Avresti scoperto i Pixies prima se solo avessi scelto la spilla dei Sex Pistols al posto di quella degli AC/DC…
Eh già, sì… Comunque, io e il mio amico, che fino a pochi giorni prima manco sapevamo dell’esistenza dei Pixies, riusciamo a trovare i biglietti per il National Stadium. Ci sono le sedie, noi siamo in quarta fila, siamo vicinissimi, non ci possiamo credere. I Pixies attaccano a suonare un pezzo di Doolittle e tutte le sedie che il promoter sbagliando aveva piazzato iniziano a volare per aria. Porca troia, ci piovono sedie di acciaio sulla testa… Quella è stata la mia introduzione al punk-rock. Da quella sera, mi si è aperto un altro mondo.

Foto: Stephan Vanfleteren

Un altro concerto memorabile?
Ero coi Frames in cartellone al Rock Am Ring, il grande festival tedesco. Vado a vedere i Sonic Youth, credo fosse il periodo di Murray Street, e mi trovo coinvolto nell’esperienza musicale più violenta, antisociale, meravigliosa, ignorante, melodica, punk, dissonante della mia vita. È stato come vedere Jackson Pollock che fa musica. M’hanno ribaltato. Mi sono innamorato istantaneamente di Kim Gordon e di Thurston Moore.
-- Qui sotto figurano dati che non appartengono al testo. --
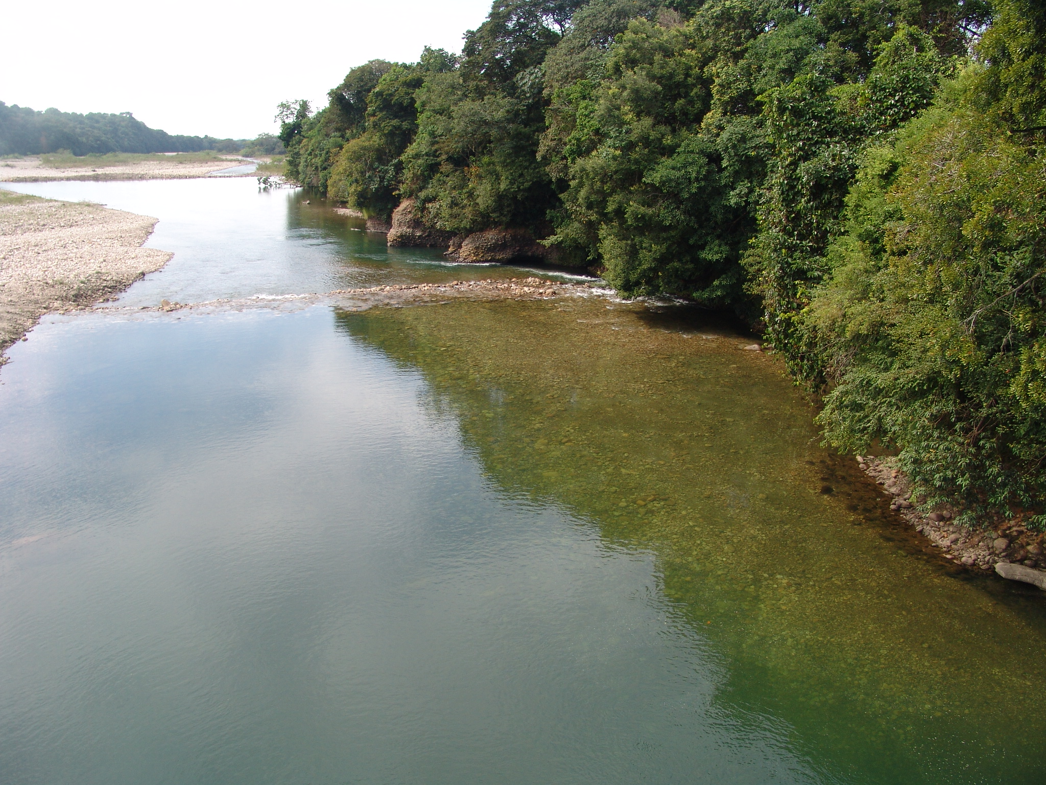 rio Tùa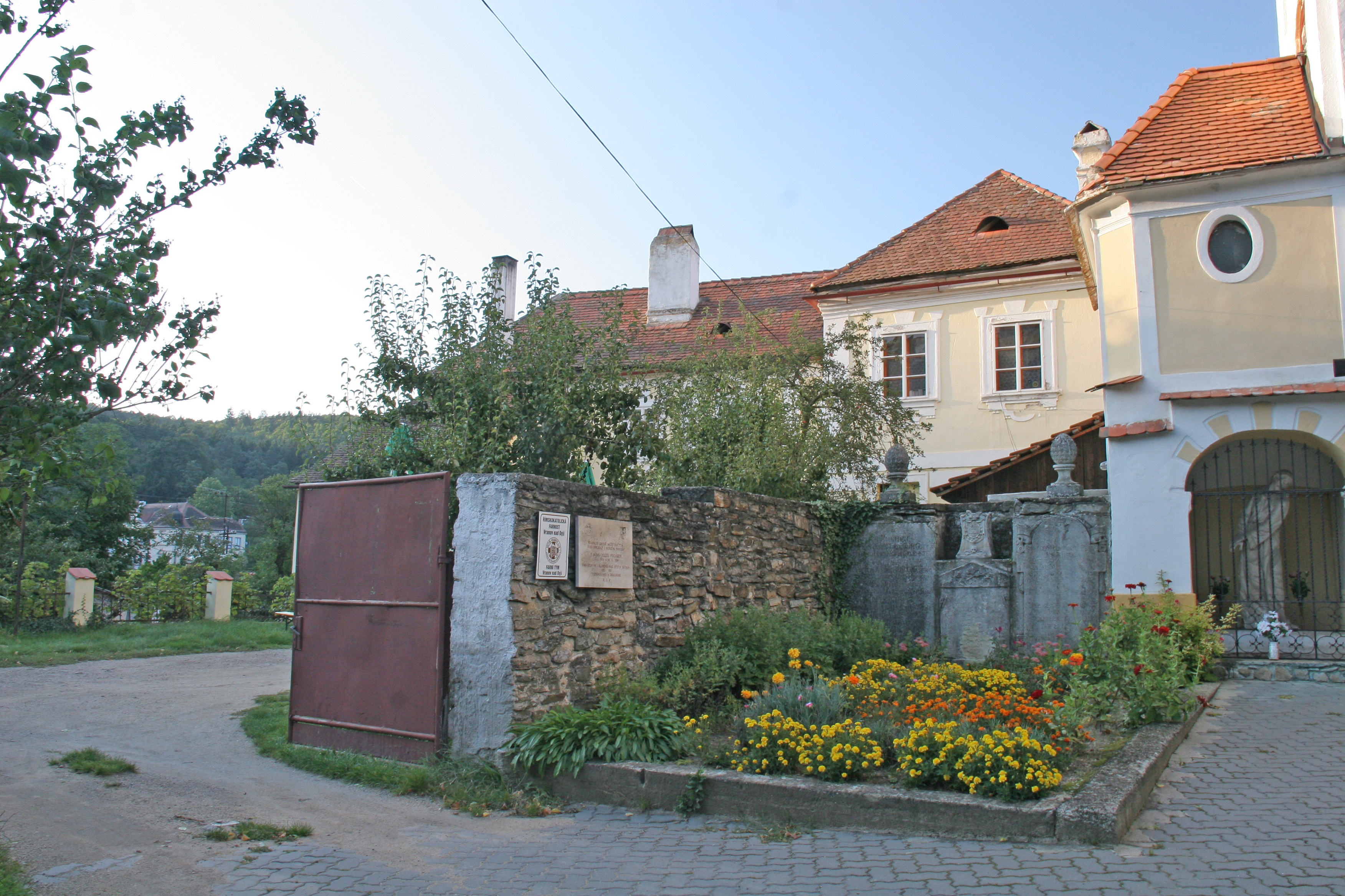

Erano allo stesso tempo belli e incazzosi. Dopo averli visti torno nel backstage a farmi una pisciata. Trovo Jim O’Rourke (che suonava coi Sonic Youth, nda) che piscia vicino a me. Non lo conosco, ma gli dico: «Amico, devo abbracciarti». E lo abbraccio. E probabilmente gli lascio del piscio sui pantaloni.

Ma in definitiva perché hai cominciato a esibirti dal vivo e perché lo fai ancora? È uno strano mestiere questo di salire sul palco, esporti, sperare che la gente ti apprezzi, anzi sperare che la gente venga a vederti, cercare di intrattenerla, fare in modo che provi qualcosa.
Nel 2024 sono 40 anni giusti da quando ho cominciato a fare questo mestiere e posso dire che la motivazione che mi spinge a esibirmi è la stessa di allora: è il bisogno di comunicare, di entrare in connessione non con una sola persona, ma col tutto. E non lo fai perché hai una risposta da dare, ma perché hai una domanda da porre. Non giri il mondo per diffondere il tuo vangelo, lo fai per stare assieme a gente simile a te, che ha come te una domanda nel cuore. C’è qualcosa di antico nel piazzarsi al centro dell’attenzione e cantare, è qualcosa di preistorico, un istinto che ci riporta a quando gli uomini si radunavano attorno al fuoco a sentire storie. È qualcosa di primordiale. Ecco, la musica dal vivo è primordiale. La gente si chiede come si possono spendere 400 euro per vedere un concerto di Taylor Swift. Lo so io il motivo: la gente vuole stare attorno a quel fuoco, ecco perché.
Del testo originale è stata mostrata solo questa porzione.